A Penn State University fraternity pledge had toxic levels of alcohol in his body and was badly injured in a series of falls, authorities said Friday in announcing criminal charges for his death against 18 members of the organization and the fraternity itself.
Centre County District Attorney Stacy Parks Miller said a grand jury investigation, greatly aided by security camera footage from the Beta Theta Pi chapter house, found that his friends failed to get help for 19-year-old Timothy Piazza before his death in February. The grand jury said their actions in some cases may have worsened his injuries.
“This is a very sad day for Centre County — it’s been sad ever since we lost a child for reasons that are totally preventable. A child who just wanted to come to college here, who put his faith in Penn State,” Miller said in releasing a 65-page grand jury report and announcing charges.
Eight of the fraternity brothers and the chapter itself were charged with involuntary manslaughter. Other charges include aggravated and simple assault, evidence tampering, alcohol-related violations and hazing.
The grand jury said the fraternity was heavily stocked with booze for the Feb. 2 ceremony at which Piazza, a sophomore engineering student, and 13 others accepted pledge bids. The pledges were pressured to run a “gauntlet” of drinking stations that required them to chug vodka, shotgun beers and drink wine.

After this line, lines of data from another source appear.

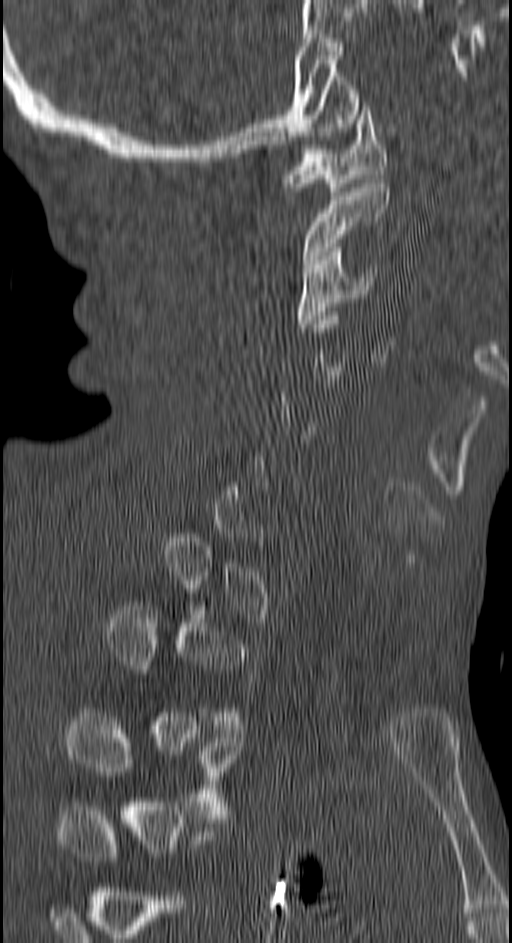 Spine CT; sagittal view; 150 mm across the image; 512x943 px
Each vertebra is boxed only on the slices from the first to the last where its cross-section reaches a third of its largest, so a slice outside that range leaves it unboxed.
<vertebrae><v name="C1" x1="285" y1="102" x2="386" y2="195"/><v name="C2" x1="302" y1="183" x2="389" y2="268"/><v name="C3" x1="298" y1="247" x2="376" y2="328"/><v name="T3" x1="66" y1="713" x2="239" y2="818"/></vertebrae>
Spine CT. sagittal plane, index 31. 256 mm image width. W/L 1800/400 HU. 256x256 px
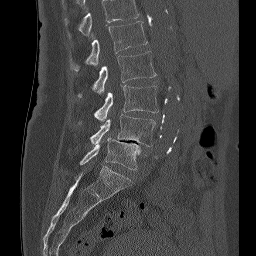

Each box given as x1,y1,x2,y2.
This scan's labels start at L1 at the top and end at L5 at the bottom.
Vertebra bounding boxes:
- L1: x1=70, y1=21, x2=147, y2=71
- L2: x1=78, y1=51, x2=156, y2=97
- L3: x1=94, y1=85, x2=158, y2=122
- L4: x1=90, y1=114, x2=155, y2=146
- L5: x1=80, y1=137, x2=140, y2=170
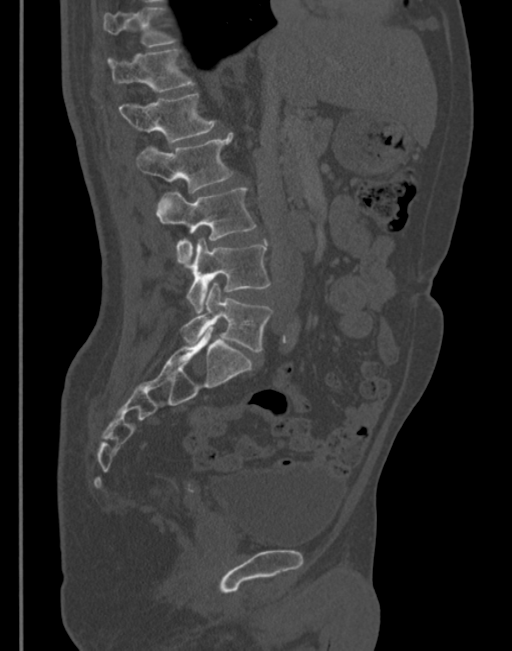
Spine CT. sagittal view. image 345 mm wide
<vertebrae><v name="T11" x1="102" y1="8" x2="174" y2="48"/><v name="T12" x1="107" y1="50" x2="193" y2="92"/><v name="L1" x1="118" y1="93" x2="217" y2="143"/><v name="L2" x1="135" y1="133" x2="233" y2="193"/><v name="L3" x1="156" y1="188" x2="255" y2="267"/><v name="L4" x1="187" y1="239" x2="270" y2="312"/><v name="L5" x1="181" y1="283" x2="272" y2="352"/></vertebrae>
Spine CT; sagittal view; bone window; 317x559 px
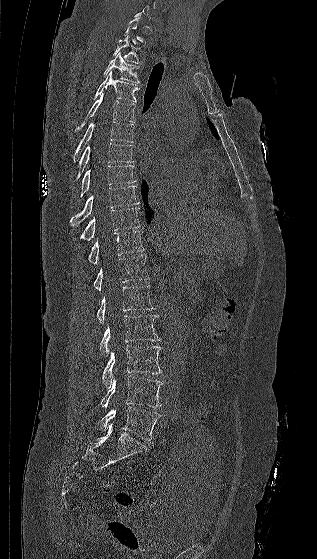

A vertebra gets a box only on the slices from the first to the last where its cross-section is at least a third of its largest; on a slice outside that range it gets none.
<vertebrae><v name="T2" x1="112" y1="36" x2="139" y2="63"/><v name="T3" x1="103" y1="52" x2="140" y2="83"/><v name="T4" x1="94" y1="71" x2="139" y2="102"/><v name="T5" x1="75" y1="93" x2="135" y2="131"/><v name="T6" x1="73" y1="121" x2="134" y2="162"/><v name="T7" x1="74" y1="143" x2="134" y2="181"/><v name="T8" x1="80" y1="165" x2="136" y2="197"/><v name="T9" x1="70" y1="185" x2="139" y2="226"/><v name="T10" x1="73" y1="208" x2="140" y2="241"/><v name="T11" x1="88" y1="231" x2="143" y2="263"/><v name="T12" x1="93" y1="255" x2="150" y2="290"/><v name="L1" x1="96" y1="285" x2="155" y2="323"/><v name="L2" x1="100" y1="314" x2="160" y2="356"/><v name="L3" x1="102" y1="345" x2="162" y2="388"/><v name="L4" x1="101" y1="376" x2="163" y2="408"/><v name="L5" x1="98" y1="407" x2="160" y2="441"/></vertebrae>
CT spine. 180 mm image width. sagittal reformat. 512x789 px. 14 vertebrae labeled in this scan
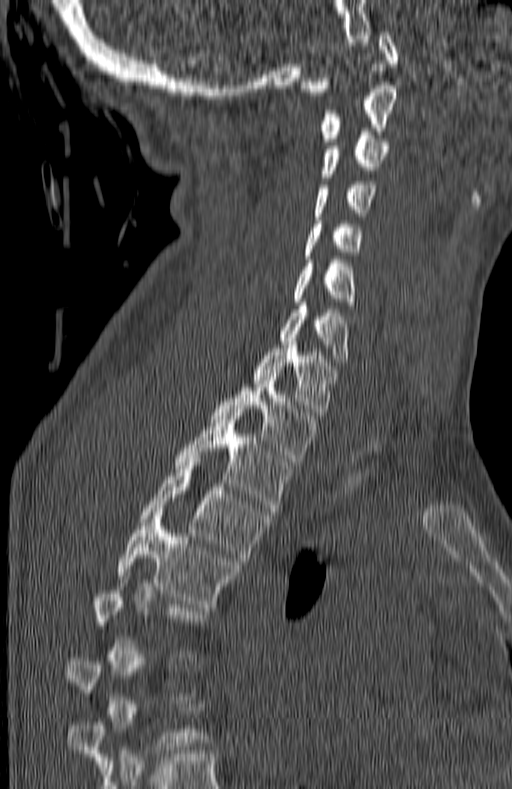 Box edges are left/top/right/bottom in pixels.
A vertebra gets a box only on the slices from the first to the last where its cross-section is at least a third of its largest; on a slice outside that range it gets none.
Vertebra bounding boxes:
- T5: left=117, top=512, right=239, bottom=607
- T4: left=140, top=459, right=270, bottom=561
- T3: left=174, top=412, right=293, bottom=511
- T2: left=211, top=377, right=316, bottom=461
- T1: left=254, top=341, right=338, bottom=419
- C7: left=280, top=302, right=347, bottom=365
- C6: left=294, top=260, right=355, bottom=308
- C5: left=305, top=220, right=361, bottom=259
- C4: left=314, top=181, right=376, bottom=219
- C3: left=321, top=132, right=387, bottom=177
- C2: left=319, top=85, right=395, bottom=141
- C1: left=300, top=32, right=398, bottom=95
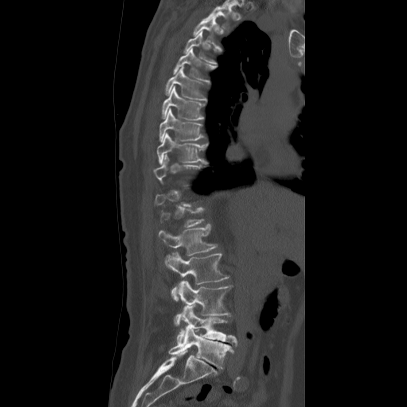

CT; sagittal reformat; Bone window (WL 400, WW 1800). Bounding boxes as [x1, y1, x2, y2] in pixel coordinates.
Each vertebra is boxed only on the slices from the first to the last where its cross-section reaches a third of its largest, so a slice outside that range leaves it unboxed.
T2: [205, 3, 232, 31]
T3: [192, 16, 227, 50]
T4: [183, 30, 220, 66]
T5: [172, 47, 216, 82]
T6: [163, 65, 208, 101]
T7: [161, 86, 205, 120]
T8: [158, 108, 205, 141]
T9: [156, 132, 208, 164]
T10: [153, 153, 206, 184]
L1: [158, 225, 216, 255]
L2: [163, 251, 228, 300]
L3: [174, 279, 231, 325]
L4: [176, 304, 237, 345]
L5: [167, 325, 233, 369]

Piazza fell down a long set of steps that night, and fell several other times, injuring his head, Miller said. The next morning he fell down the same steps a second time, and was unconscious when help was finally summoned. Piazza, from Lebanon, New Jersey, died Feb. 4 at Hershey Medical Center.
Miller said doctors estimate Piazza had a blood-alcohol content of nearly .40 the night of the pledge ceremony, a dangerously high level.
Penn State permanently banned Beta Theta Pi on March 30, accusing it of a “persistent pattern” of excessive drinking, drug use and hazing. University President Eric Barron planned to make a statement about the case later Friday.
Miller said video footage turned over to investigators was critical to the investigation, providing evidence of what occurred and contradicting stories some witnesses had told.
The cameras recorded Piazza drinking vodka and beer at around 9:20 p.m., and an hour later needing help to walk from an area near the basement stairs to a couch, staggering and hunched over. He’s later shown trying unsuccessfully to open the front door, then “severely staggering drunkenly toward the basement steps” at about 10:45 p.m., the grand jury report said.
He was subsequently found at the bottom of the steps after apparently falling face-first. Four brothers carried his limp body back upstairs, where some poured liquid on him, and another slapped him in the face, the jury said. Fraternity members put a backpack containing textbooks on him so he would not suffocate on his own vomit, the jury wrote.
When a brother insisted Piazza needed medical help, he was confronted and shoved into a wall, the report said. When the same brother insisted again that Piazza required help, he was told others were biology and kinesiology majors so his opinion wasn’t as valuable as theirs, the jury said.
Piazza tried to get up around 3:20 a.m., but fell backward and hit his head on the wood floor, the report said. He fell onto a stone floor at 5 a.m. and was last caught on video after 7 a.m. He was discovered in the basement at about 10 a.m.
“Timothy was lying on his back with his arms clenched tight at his sides and his hands in the air,” jurors wrote. “His chest was bare, his breathing heavy and he had blood on his face.”
During the next 40 minutes, fraternity brothers shook him, tried to prop him up, covered him with a blanket, wiped his face and tried to dress him before one of them finally called 911, the jury said.
The eight defendants facing more serious charges were scheduled to appear before a judge later Friday to be arraigned and have bail set. That will occur for the other defendants next week, Miller said. Five of them face only a single count each of evidence tampering.
The Associated Press contributed to this article.